> [Required action] The line with "Göksholms slott" starts the range, and the last line of the listing ends it. Retype that range exactly, without pictures.
:::::
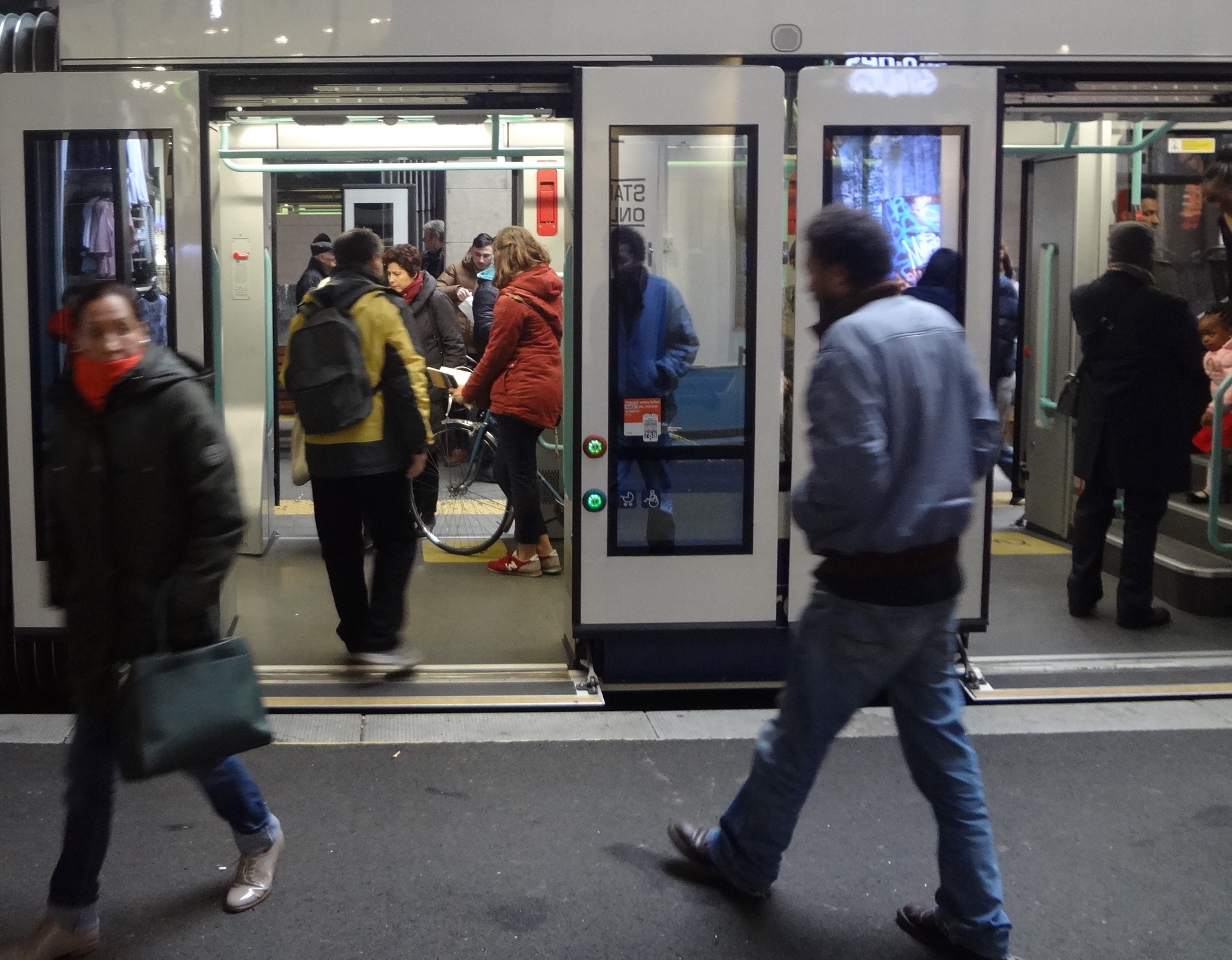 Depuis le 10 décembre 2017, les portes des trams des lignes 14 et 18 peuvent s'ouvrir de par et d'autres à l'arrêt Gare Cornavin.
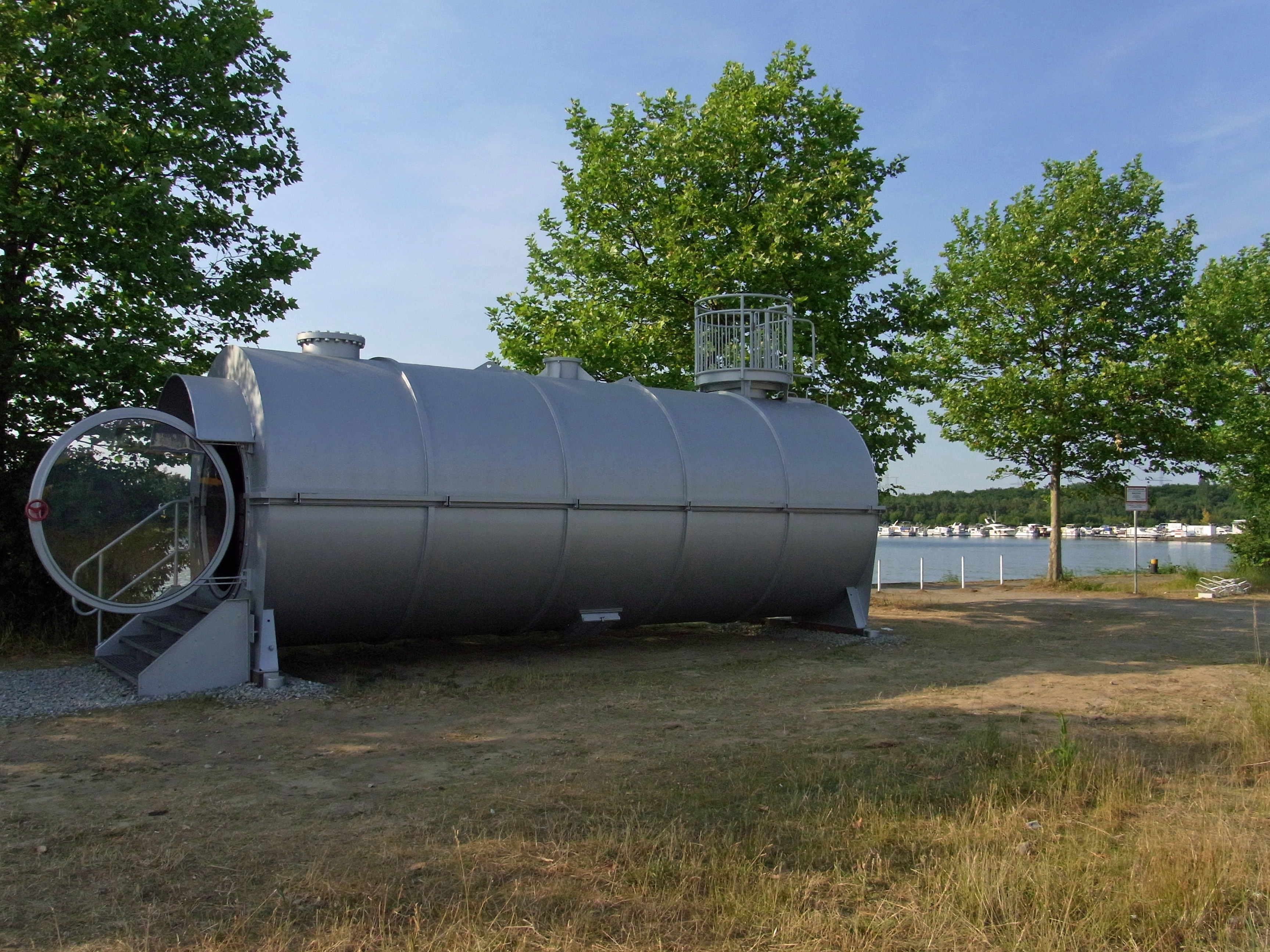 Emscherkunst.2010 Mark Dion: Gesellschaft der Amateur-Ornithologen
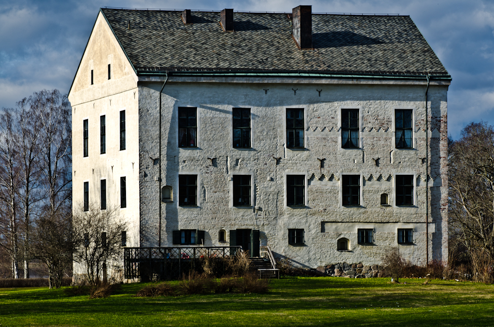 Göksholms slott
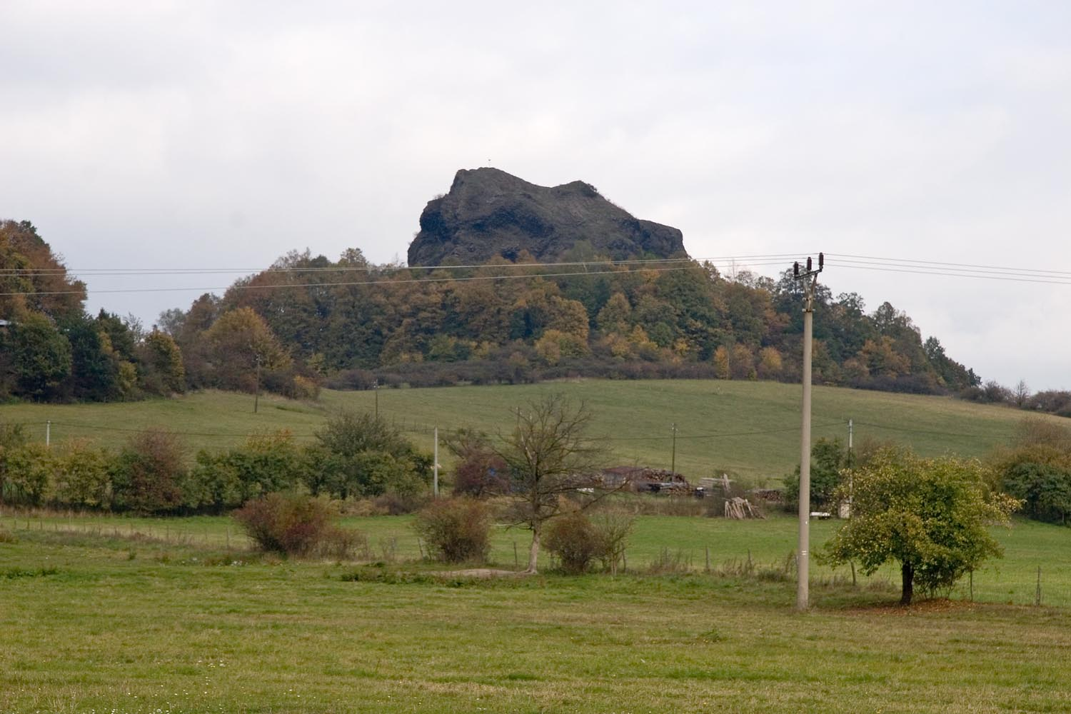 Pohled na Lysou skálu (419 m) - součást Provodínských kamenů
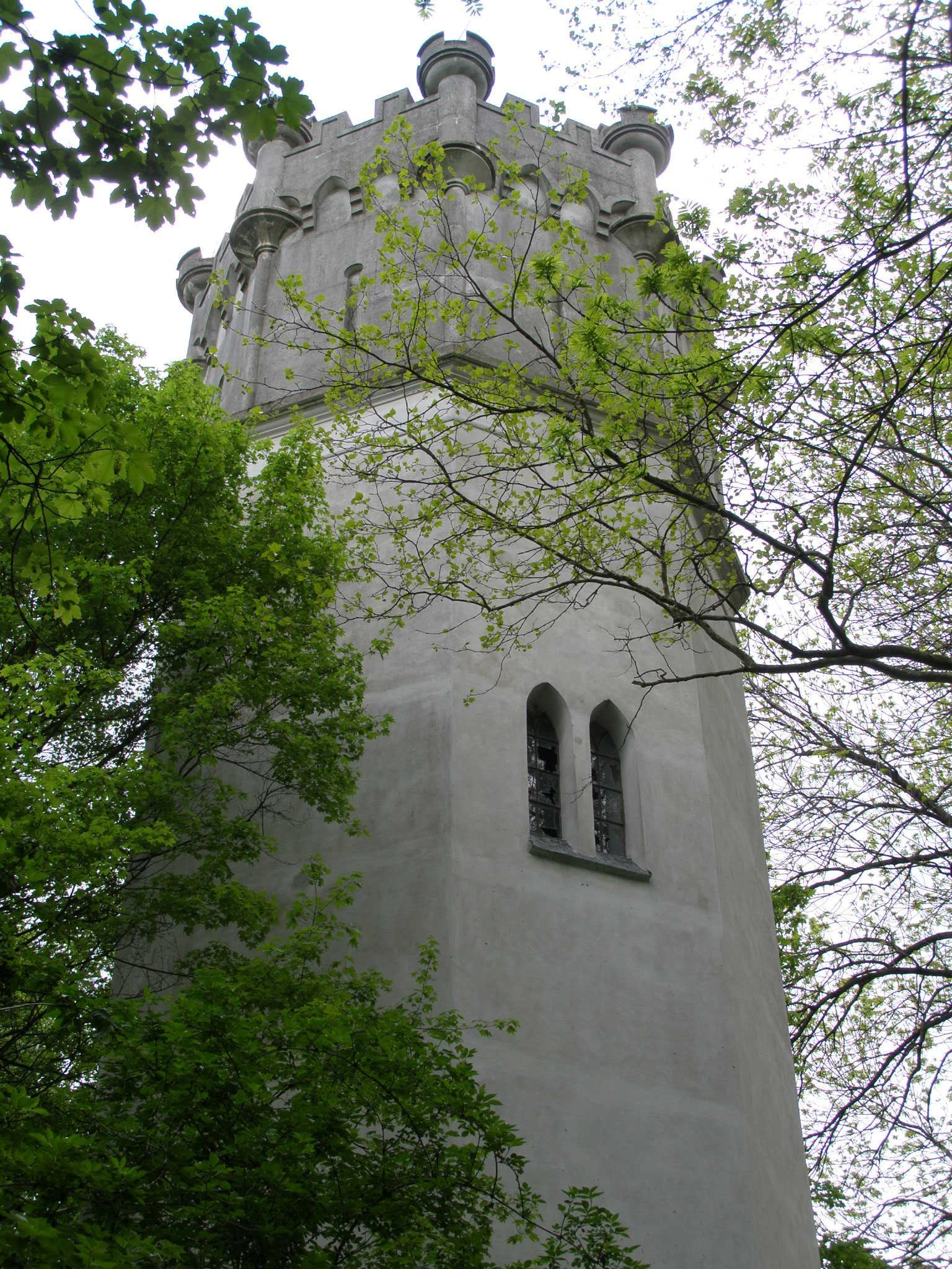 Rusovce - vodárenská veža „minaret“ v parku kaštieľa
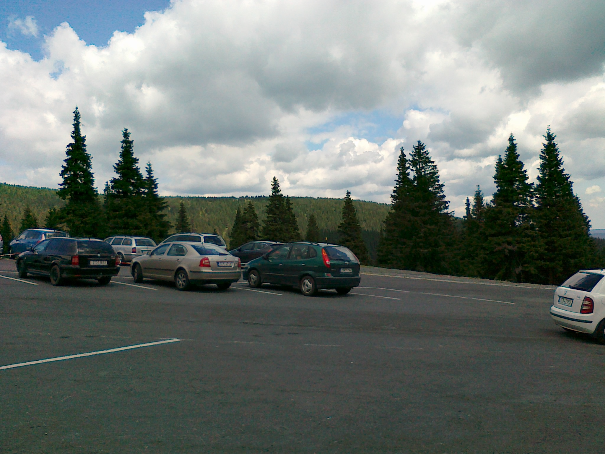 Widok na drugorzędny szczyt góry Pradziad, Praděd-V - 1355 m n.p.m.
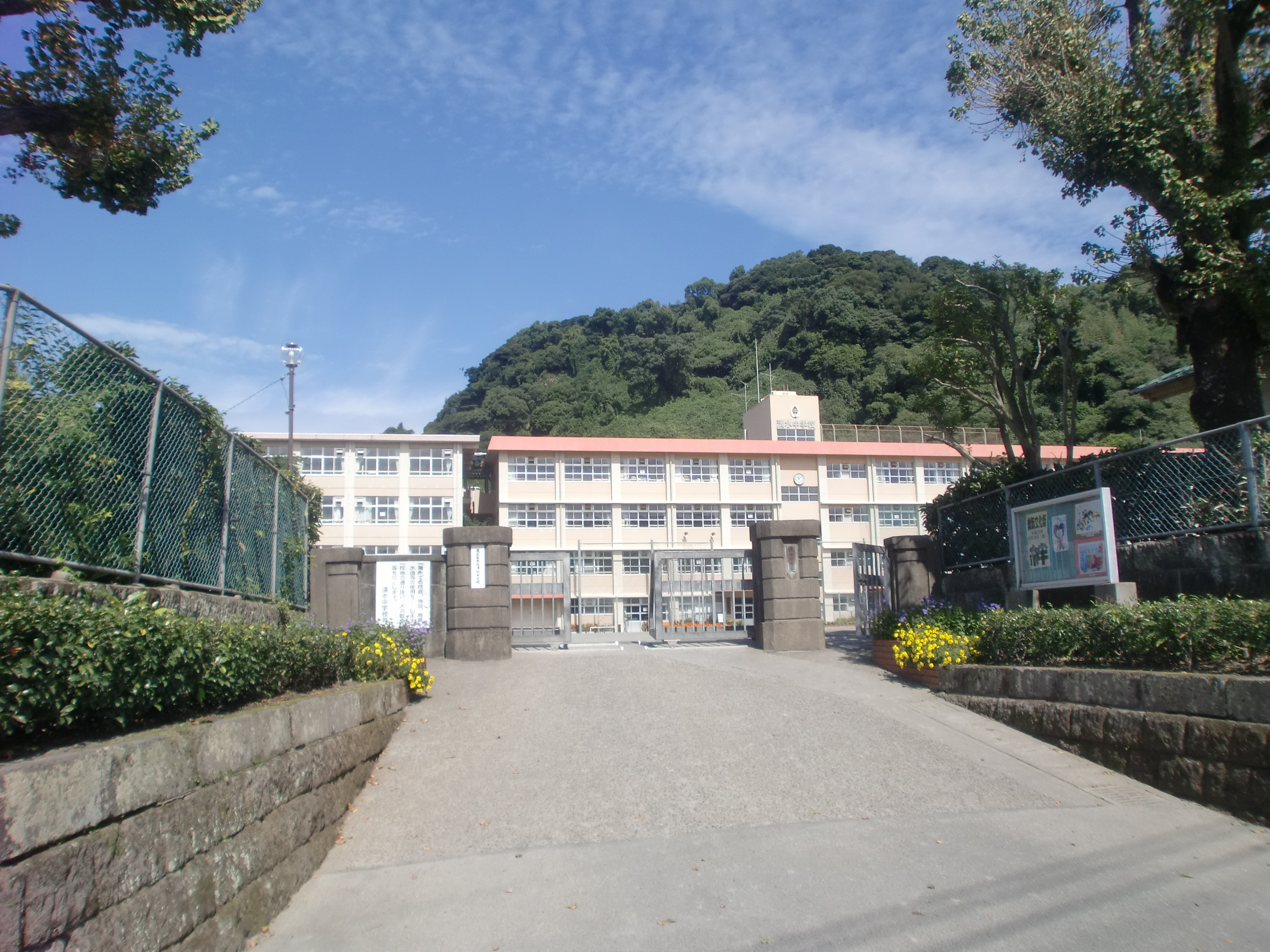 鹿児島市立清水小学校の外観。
:::::
> [Exercise output]
 Göksholms slott
 Pohled na Lysou skálu (419 m) - součást Provodínských kamenů
 Rusovce - vodárenská veža „minaret“ v parku kaštieľa
 Widok na drugorzędny szczyt góry Pradziad, Praděd-V - 1355 m n.p.m.
 鹿児島市立清水小学校の外観。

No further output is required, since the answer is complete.